Professor Ratnieks says: “Our trial is by no means exhaustive – we looked at a small selection of the thousands of plants you can find in a typical garden centre. But our study clearly shows that planting pollinator-friendly flowers is a no-cost, win-win solution to help the bees. The plants attractive to bees are just as cheap, easy to grow, and as pretty as those that are less attractive to insects.
“Garden plants do not have to be native to help most pollinating insects. Nectar, for example, is basically sugar and water, and so it is of value to British insects whether it is from a native garden plant or one from another part of the world. Lavender is from the Mediterranean and dahlias are from Mexico.

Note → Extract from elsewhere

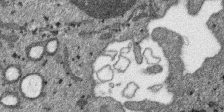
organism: Human
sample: Lung epithelial cells infected with SARS-CoV-2

“Helping bees in your garden is a no-brainer. Flowers that attract bees are just as easy to grow and just as pretty, and cost no more. Plant the right flowers and the bees will come.”
Mihail Garbuzov says: “We basically counted bees and other insects visiting flowers in bloom to determine the most attractive. Anyone can do this in their own garden or park, or even when shopping for plants in a garden centre.”
Notes for Editors
1 ‘Quantifying variation among garden plants in attractiveness to bees and other flower-visiting insects’, Functional Ecology, (October 2013). Functional Ecology is a journal of the British Ecological Society.
For further information about the project see LASI’s YouTube video.
The study was carried out by Professor Francis Ratnieks, director of LASI, and PhD student Mihail Gaburzov, with funding from the Body Shop Foundation. Undergraduate students Elizabeth Samuelson and Jodie Baker helped in gathering the garden data. The study is one of several research projects that form the Sussex Plan for Honey Bee Health and Well Being – a five-year research programme to help us understand better the honeybee and the challenges it faces, including disease and pests, climate change and lack of forage.
2 Other research at LASI, in which the researchers decoded the honey bee communication dances, had shown that summer is the most challenging season for bees to find flowers, because the distances flown to flowers were longer than in spring or autumn.